Although the study by Holt et al. (Citation2018) was different from this study because the acceleration applied in their study was composed of 4 cycles of oscillation with a frequency of 0.5 Hz at 0.75 g, the muscle data were averaged over all cycles, their experiment was conducted in a laboratory environment, and a smaller number of muscles were investigated, our results confirm previous findings on the pre-pretensioner leading to less body motions than the standard belt and decreased muscle activities. They found the same kinematic results using a pre-pretensioner as in a braced posture but less activity in right bicep and trapezius muscles. Therefore, despite the differences between the 2 studies, both investigated volunteer responses in lateral loading conditions with similar peak vehicle/sled accelerations and the results presented here are comparable and consistent with the previous results.

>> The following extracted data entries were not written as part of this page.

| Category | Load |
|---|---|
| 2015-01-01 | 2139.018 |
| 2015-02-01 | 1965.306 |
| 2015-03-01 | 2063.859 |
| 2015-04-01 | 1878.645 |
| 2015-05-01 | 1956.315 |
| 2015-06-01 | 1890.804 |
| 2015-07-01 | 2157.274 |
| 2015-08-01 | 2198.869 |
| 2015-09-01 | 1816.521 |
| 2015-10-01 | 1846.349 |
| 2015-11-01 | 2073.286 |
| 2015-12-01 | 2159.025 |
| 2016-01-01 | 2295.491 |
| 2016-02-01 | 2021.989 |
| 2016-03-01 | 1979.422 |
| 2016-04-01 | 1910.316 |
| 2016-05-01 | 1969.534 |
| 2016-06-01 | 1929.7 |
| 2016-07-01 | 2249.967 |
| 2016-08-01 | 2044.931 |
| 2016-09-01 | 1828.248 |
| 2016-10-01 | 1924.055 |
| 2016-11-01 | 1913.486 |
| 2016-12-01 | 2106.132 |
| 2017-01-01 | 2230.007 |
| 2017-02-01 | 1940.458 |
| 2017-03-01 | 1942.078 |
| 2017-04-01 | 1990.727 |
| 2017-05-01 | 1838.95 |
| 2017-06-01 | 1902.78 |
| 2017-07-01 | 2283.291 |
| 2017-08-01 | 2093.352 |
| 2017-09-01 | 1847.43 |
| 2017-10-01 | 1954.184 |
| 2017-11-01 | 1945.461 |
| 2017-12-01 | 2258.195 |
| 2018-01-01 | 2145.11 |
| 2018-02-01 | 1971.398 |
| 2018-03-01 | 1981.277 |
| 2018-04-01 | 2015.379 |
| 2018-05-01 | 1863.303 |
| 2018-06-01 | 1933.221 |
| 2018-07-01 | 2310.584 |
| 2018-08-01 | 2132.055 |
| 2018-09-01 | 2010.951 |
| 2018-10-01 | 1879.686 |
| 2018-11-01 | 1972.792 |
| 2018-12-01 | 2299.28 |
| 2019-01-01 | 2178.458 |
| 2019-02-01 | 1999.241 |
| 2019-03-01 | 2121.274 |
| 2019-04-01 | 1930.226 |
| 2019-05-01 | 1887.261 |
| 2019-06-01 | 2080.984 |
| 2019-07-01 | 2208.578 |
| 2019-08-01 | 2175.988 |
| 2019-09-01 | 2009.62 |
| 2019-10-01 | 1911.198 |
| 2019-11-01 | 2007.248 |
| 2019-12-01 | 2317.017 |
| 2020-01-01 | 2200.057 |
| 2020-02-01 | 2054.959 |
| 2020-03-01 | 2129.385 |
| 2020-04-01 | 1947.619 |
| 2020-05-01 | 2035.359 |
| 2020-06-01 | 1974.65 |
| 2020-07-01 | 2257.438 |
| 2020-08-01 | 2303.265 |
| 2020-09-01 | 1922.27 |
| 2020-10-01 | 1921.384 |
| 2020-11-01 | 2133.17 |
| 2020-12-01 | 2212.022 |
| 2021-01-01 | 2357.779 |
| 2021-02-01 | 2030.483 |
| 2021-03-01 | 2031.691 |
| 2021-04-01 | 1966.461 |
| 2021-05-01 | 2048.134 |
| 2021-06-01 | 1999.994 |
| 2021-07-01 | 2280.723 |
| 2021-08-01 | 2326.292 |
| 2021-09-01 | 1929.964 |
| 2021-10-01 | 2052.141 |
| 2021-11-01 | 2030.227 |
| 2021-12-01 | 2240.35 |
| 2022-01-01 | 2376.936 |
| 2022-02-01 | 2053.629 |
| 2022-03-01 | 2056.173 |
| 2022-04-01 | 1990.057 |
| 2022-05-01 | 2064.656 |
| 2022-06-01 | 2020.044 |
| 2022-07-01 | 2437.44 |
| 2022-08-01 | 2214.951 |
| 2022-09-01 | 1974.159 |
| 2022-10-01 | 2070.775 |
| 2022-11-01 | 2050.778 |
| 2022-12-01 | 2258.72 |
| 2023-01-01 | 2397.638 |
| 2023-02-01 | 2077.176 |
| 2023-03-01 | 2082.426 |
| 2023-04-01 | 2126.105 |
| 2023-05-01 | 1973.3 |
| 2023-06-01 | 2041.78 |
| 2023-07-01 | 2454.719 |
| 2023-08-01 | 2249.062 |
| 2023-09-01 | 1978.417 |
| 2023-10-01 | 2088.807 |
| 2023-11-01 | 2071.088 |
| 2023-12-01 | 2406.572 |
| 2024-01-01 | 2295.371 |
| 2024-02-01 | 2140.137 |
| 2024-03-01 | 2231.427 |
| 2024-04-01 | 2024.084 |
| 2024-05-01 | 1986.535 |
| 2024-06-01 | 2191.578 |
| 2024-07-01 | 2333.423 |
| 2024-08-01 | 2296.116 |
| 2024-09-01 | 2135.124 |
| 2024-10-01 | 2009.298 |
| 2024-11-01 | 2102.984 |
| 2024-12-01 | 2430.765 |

There were some limitations to the study presented here. First, a general limitation with studying EMG signals collected near the heart is the removal of ECG contamination in the following data analysis. The frequency spectrum of the surface EMG is generally within 10–500 Hz with the most power between 20 and 200 Hz, whereas the spectrum of a normal ECG is up to 100 Hz with the most power below 35 Hz (Drake and Callaghan Citation2006). Hence, the ECG overlaps the lower end of the EMG spectrum. Filtering frequencies below 50 Hz of the EMG signals recorded in the torso and abdominal areas, which was used in this study to eliminate the main ECG contamination, partly led to unavoidable loss of EMG data. In addition, all types of filtering such as the notch filtering used here to remove the noise induced by the AC power supply have some influence on data both in frequency and in time domains, but because all signals were treated and processed using the same filters, the effect of filtering was equal for all signals. Second, all vehicle maneuvers presented here were conducted and repeated in a randomized order to reduce the risk of systematic errors due to, for instance, habituation in one specific maneuver. Accordingly, for the statistical analysis of the effect of belt configuration on muscle activation, the data were averaged across the existing repetitions per volunteer in each loading scenario. However, there might also be an effect of habituation between the 3 repetitions (Blouin et al. 2003) that can be subject to future statistical analyses. Third, another limitation associated with the present statistical analysis was the small sample size of 9 subjects. However, a nonparametric statistical method, the Wilcoxon signed ranks test, which is independent of data distribution and is adequate for small samples (Marques de Sá 2007), was chosen to avoid making conclusions based on assumptions such as normality that could be violated.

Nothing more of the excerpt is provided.